▶ [EXERCISE DIRECTIONS]:
Your answer must be an exact copy of the entries below, with no pictures in it.
----------
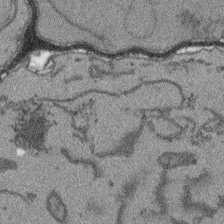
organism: Arabidopsis thaliana
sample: Root tip
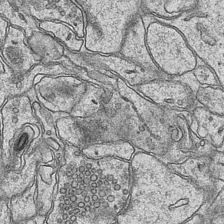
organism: Mouse
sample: CA1 Hippocampus
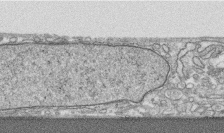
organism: Human
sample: CRL-1474
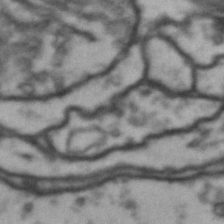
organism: Drosophila
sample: Brain
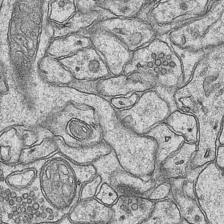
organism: Mouse
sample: CA1 Hippocampus
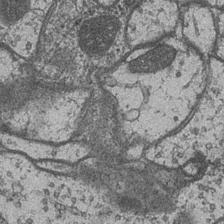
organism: Drosophila
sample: Optic medulla
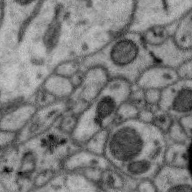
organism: Zebra finch
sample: Brain
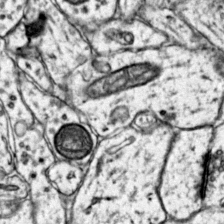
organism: Mouse
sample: Primary visual cortex
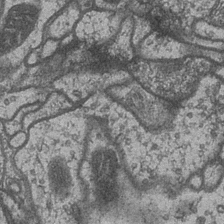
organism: Drosophila
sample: Optic medulla
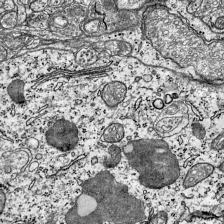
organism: Mouse
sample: Visual Cortex
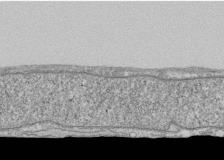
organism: Human
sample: Fibroblast cells
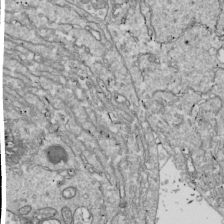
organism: Drosophila
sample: Cell division; meiosis; drosophila spermatocytes
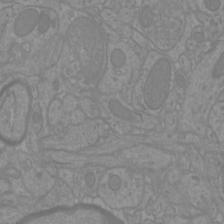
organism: Mouse
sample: Cortical neurons
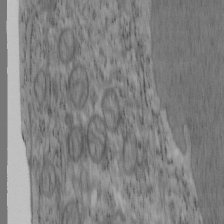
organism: Human
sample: HeLa cells
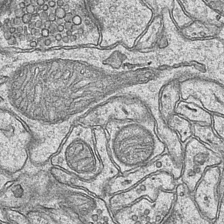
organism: Mouse
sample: CA1 Hippocampus
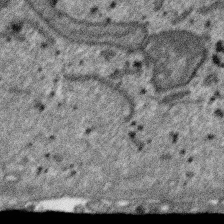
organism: Human
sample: Lung epithelial cells infected with SARS-CoV-2
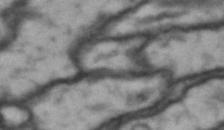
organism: Drosophila
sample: Brain
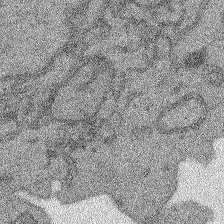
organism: Human
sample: HeLa cells
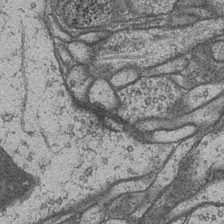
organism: Drosophila
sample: Optic medulla
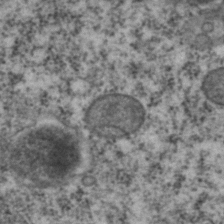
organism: C. elegans
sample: C. elegans embryo
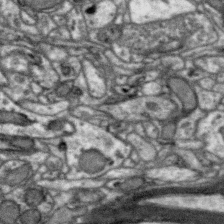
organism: Zebra finch
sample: Brain
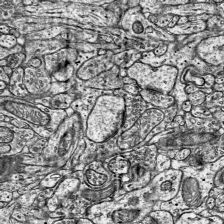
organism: Mouse
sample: Visual Cortex
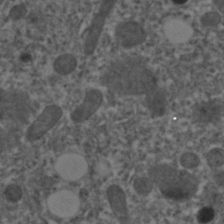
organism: C. elegans
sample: C. elegans embryo
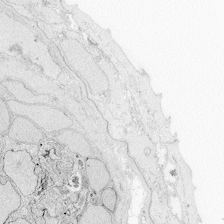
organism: Zebrafish
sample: Whole-Brain
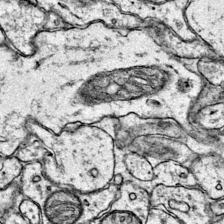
----------
▶ [TASK ANSWER]:
organism: Arabidopsis thaliana
sample: Root tip
organism: Mouse
sample: CA1 Hippocampus
organism: Human
sample: CRL-1474
organism: Drosophila
sample: Brain
organism: Mouse
sample: CA1 Hippocampus
organism: Drosophila
sample: Optic medulla
organism: Zebra finch
sample: Brain
organism: Mouse
sample: Primary visual cortex
organism: Drosophila
sample: Optic medulla
organism: Mouse
sample: Visual Cortex
organism: Human
sample: Fibroblast cells
organism: Drosophila
sample: Cell division; meiosis; drosophila spermatocytes
organism: Mouse
sample: Cortical neurons
organism: Human
sample: HeLa cells
organism: Mouse
sample: CA1 Hippocampus
organism: Human
sample: Lung epithelial cells infected with SARS-CoV-2
organism: Drosophila
sample: Brain
organism: Human
sample: HeLa cells
organism: Drosophila
sample: Optic medulla
organism: C. elegans
sample: C. elegans embryo
organism: Zebra finch
sample: Brain
organism: Mouse
sample: Visual Cortex
organism: C. elegans
sample: C. elegans embryo
organism: Zebrafish
sample: Whole-Brain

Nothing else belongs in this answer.